In order better sample data to be managed, the system of the embodiment of the present invention also comprises supplementary module and Back Administration Module, particularly:
Supplementary module, is connected in database 12, for the sample data of database 12 storages is added up and managed.
Back Administration Module, is connected in database interface 10, for by database interface 10, the sample data of database 12 being classified, and/or creates new sample data classification.
Wherein, Back Administration Module is further used for: according to user's operation, sample data is proofreaded, and revise inaccurate sample data.
Above-mentioned supplementary module specifically comprises:
Revise submodule, for automatically the inaccurate sample data of database 12 being revised;
Overtime data are deleted submodule, for to database, 12 storages exceed the sample data of the schedule time and delete automatically;
Old data are deleted submodule, for automatically database 12 having been extracted and deleted for the sample data of characteristic; Wherein, old data delete submodule specifically for:
Compared the writing time of the respective sample data of storage in the writing time of characteristic and database 12; If the writing time of characteristic is early than the writing time of sample data, determine retain sample data, if be later than the writing time of sample data the writing time of characteristic, further can judgement supplement new characteristic for this sample data, if can supplement, retain sample data, otherwise delete sample data.

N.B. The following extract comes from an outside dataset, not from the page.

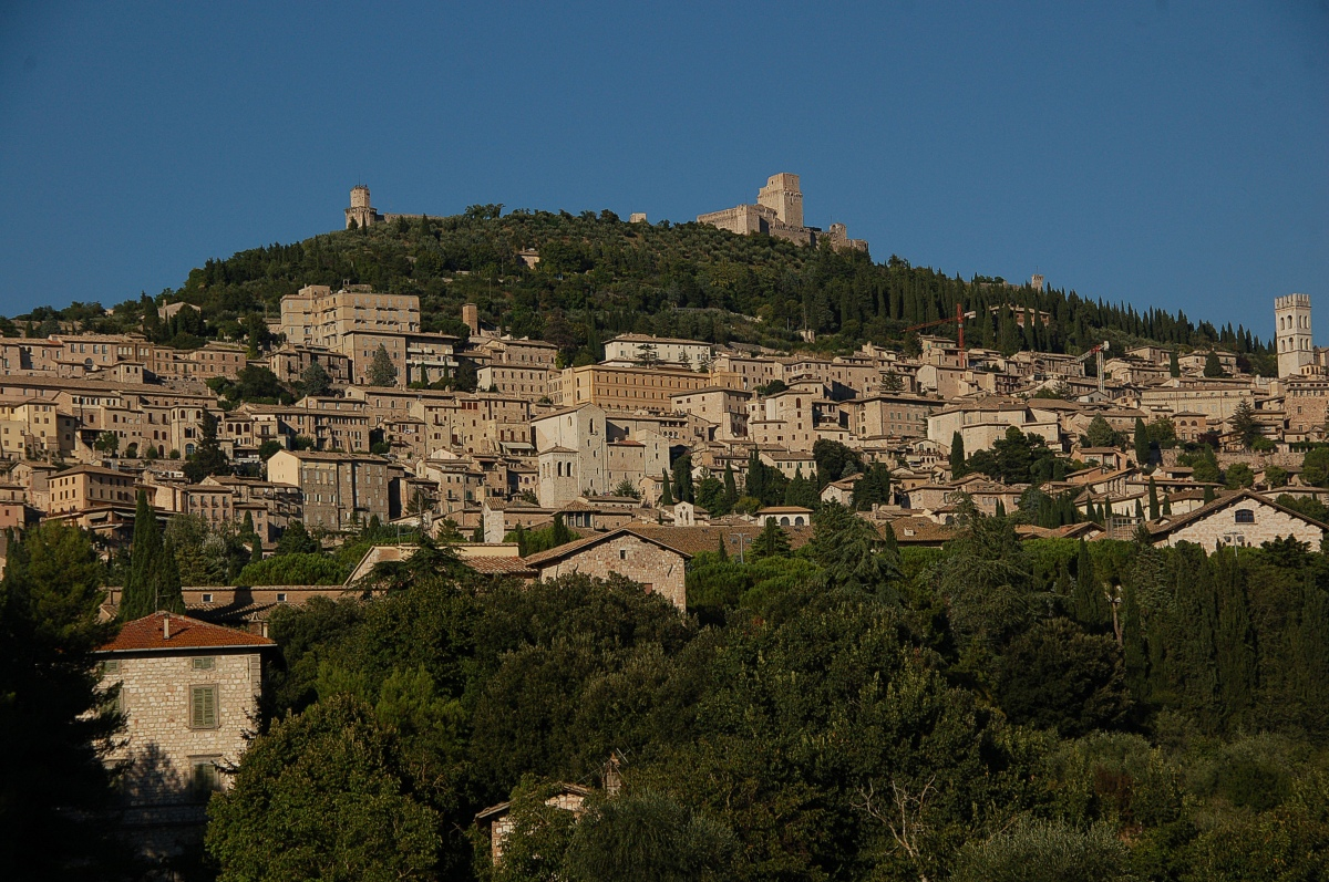 Assisi

Statistics submodule, for automatically the different classes of sample data of database 12 regularly being added up, and sample data amount lower than set in advance threshold value time, send the prompting of sample data quantity not sufficient from trend user.

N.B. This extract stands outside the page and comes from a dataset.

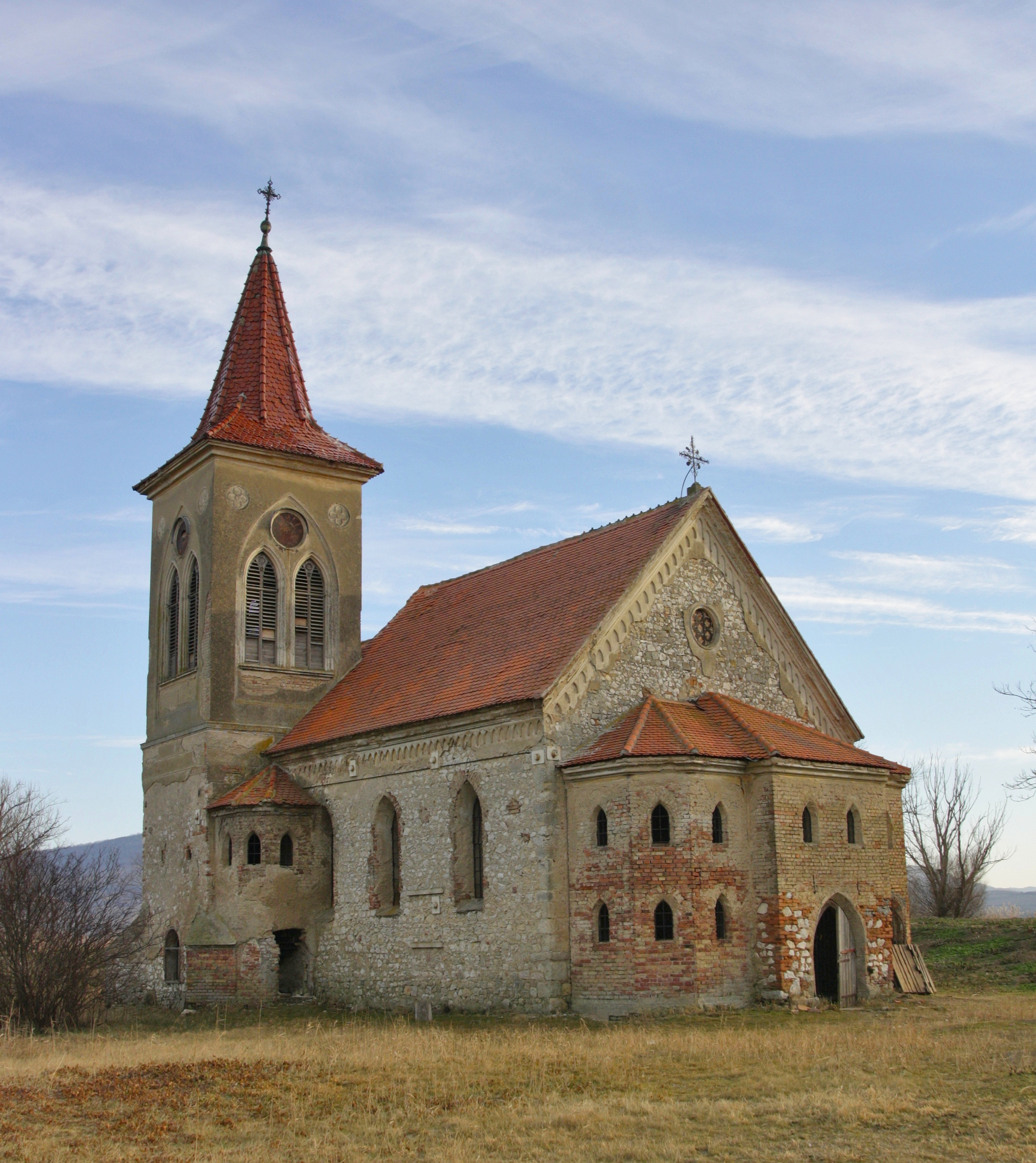 Mušov - kostel svatého Linharta. Pohled od severozápadu.

Below in conjunction with accompanying drawing, the technical scheme of the embodiment of the present invention is described in detail.

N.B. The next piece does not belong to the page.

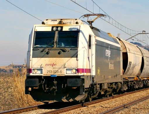 La locomotora 253.023 de Renfe Operadora amb un mercaderies, per la ínia Barcelona-Vilafranca-Sant Vicenç de Calders a l'altura de Lavern.

Fig. 2 is the preferred structure schematic diagram of the Sample Data Collection system of the embodiment of the present invention, as shown in Figure 2, in embodiments of the present invention, native system is made up of 5 modules, respectively: database, database interface, feature extraction module, supplementary module, Back Administration Module.
Database is connected with database interface and supplementary module, for storing sample information, and such as sample id, sample classification etc.
Database interface is connected with feature extraction module, Back Administration Module and database, for the interface of accessing database is provided, to operations such as database add, deletes, changes, looks into, for example, by database interface, sample information write into Databasce, party in request are obtained to the sample information that is stored in database by database interface.
Feature extraction module, is connected with database interface, obtains the sample information being stored in database by database interface.Feature extraction module by the information of a concrete sample, transforms, concludes or is extracted as feature (this feature can be one or more) according to default logic, such as being extracted as feature A.Wherein a certain feature represents the behavior of a certain class and the cycle to this class behavior sampling etc.Feature extraction module can will transform, conclude or extract the characteristic storage that obtain in the inner in the storage space of portion.Party in request can obtain the feature that is stored in feature extraction module.
For example, in the time that a sample information writes Sample Storehouse, it is only an information, by feature extraction module, collect the different feature of this sample, and transform, conclude or extract and obtain these features, by these characteristic storage, make follow-uply can judge as soon as possible when sample is analyzed.
Supplementary module, is connected with database, adds up and cleans for the sample information that database is stored.Concrete:
1, supplementary module can be revised inaccurate sample data.For example sample information 1 is written in database, but think that through identification this sample information should not be written in database, supplementary module receives delete instruction (comprising this sample information in delete instruction, such as sample id, sample classification etc.) this sample information 1 is deleted from database;
2, supplementary module can be eliminated old data.For example, sample information 1 has been stored and has been exceeded 30 in database, and supplementary module can be deleted this sample information 1.Wherein in the time writing the information of sample, can record the time that this sample information writes.In embodiments of the present invention, can mark this sample information with time marking.
3, when feature extraction module obtains new feature by modes such as conversion, conclusion or extractions, some old data has lost meaning, and supplementary module will be eliminated old data.In actual applications, can eliminate old data by following operation, particularly: supplementary module is by the writing time of the sample information of storing in the writing time of comparative feature and database.If the writing time of feature is early than the writing time of sample information, think that this sample information can retain, as being later than the writing time of sample information the writing time of feature, can need to judge for this feature by relevant information (for example, based on the new characteristic information of described sample data) polishing, if polishing retains this sample information, otherwise delete this sample information.Wherein the method for polishing comprises: write relevant information to feature extraction module.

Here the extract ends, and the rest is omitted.